Gilland était rentré dans son faubourg et gagnait sa vie tant bien que mal, l’ouvrage n’abondant plus, lorsque éclatèrent les événements de Juin. Au milieu de la mêlée, voyant le faubourg envahi, sa maison menacée par les boulets, son rôle impossible, car il ne pouvait ni se mêler à l’insurrection qu’il ne comprenait même pas, ni marcher contre ses frères égarés, il prit ses enfants dans ses bras, et, suivi de sa jeune femme, il sortit de Paris, avec des peines et des dangers extrêmes. Il se rendait à Lizy auprès de son beau-père, le poète Magu, auquel il voulait confier les objets de son affection. Mais à peine arrivé à Meaux, des groupes de furieux s’élancent sur lui, des hommes exaspérés par l’horrible malentendu qui, en ce moment, avait saisi la population de vertige d’un bout de la France à l’autre, s’écrient : « Le voilà, ce républicain, ce factieux, cet ennemi de la famille et de la propriété ! Il fuit, c’est un chef d’insurgés, ce ne peut être qu’un communiste. » On arrache ses enfants de ses bras, on l’insulte, on l’aurait tué si la garde nationale ne fût intervenue et ne l’eût arrêté pour le sauver. En toute autre circonstance, il eût été relâché le lendemain. Mais il n’en fut point ainsi. La réaction qui sait si bien exploiter les événements, ne lâcha point la proie qui lui tombait sous la main, et Gilland dut s’estimer heureux d’être gardé cinq mois en prison sans savoir pourquoi, et de ne pas être transporté sans jugement. Il supporta cette épreuve avec une angélique résignation et enfin il passa devant le conseil de guerre qui le renvoya acquitté. Mais quel dédommagement nos lois donnent-elles à l’innocent qui a subi les rigueurs de l’arrestation préventive ? Un pauvre ouvrier est arraché à sa famille, à son travail, sa femme reste sans protection, ses enfants peuvent mourir de faim. Au bout d’une demi-année de captivité, où souvent la santé s’est perdue, on le met sur le pavé en lui disant : « Allez en paix. On s’était trompé. »

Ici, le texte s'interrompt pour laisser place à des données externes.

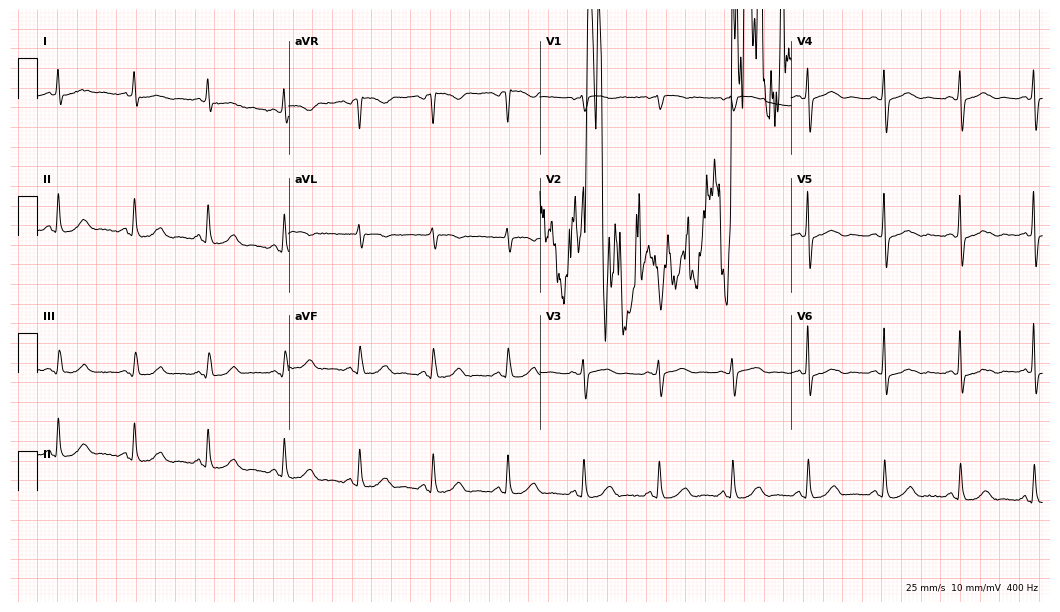
ECG (10.2-second recording at 400 Hz) — an 80-year-old female. Screened for six findings — first-degree AV block, right bundle branch block, left bundle branch block, sinus bradycardia, atrial fibrillation, sinus tachycardia — none is recorded. Findings outside these six are not listed.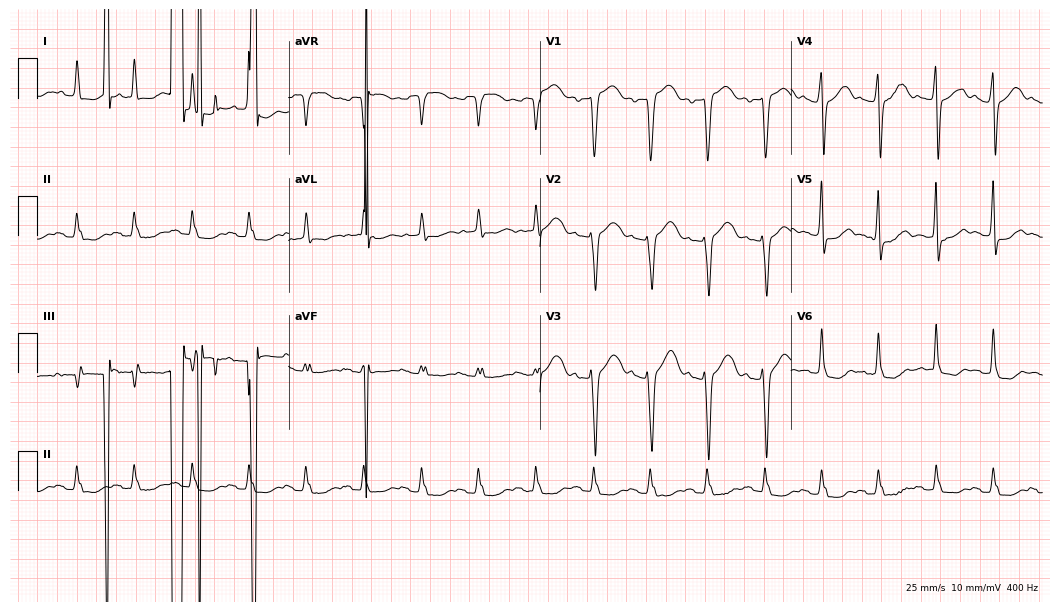
Standard 12-lead ECG recorded from a 65-year-old male patient. None of these six findings is recorded: first-degree AV block, right bundle branch block, left bundle branch block, sinus bradycardia, atrial fibrillation, sinus tachycardia.

Gilland a occupé les tristes loisirs de sa prison à revoir et à compléter une série de contes populaires qu’il publie aujourd’hui dans le même but d’instruire et de moraliser le peuple, qui a dirigé toute sa vie : écrits naïfs et touchants où se reflètent la clarté de son intelligence, la poésie de ses instincts et la beauté de son âme. Lisez-les, vous qui aimez, priez et souffrez. Vous y trouverez de bons conseils, des consolations fraternelles, et l’amour de l’humanité.

Nohant, février 1849.
  1. Avec Agricol Perdiguier entre autres.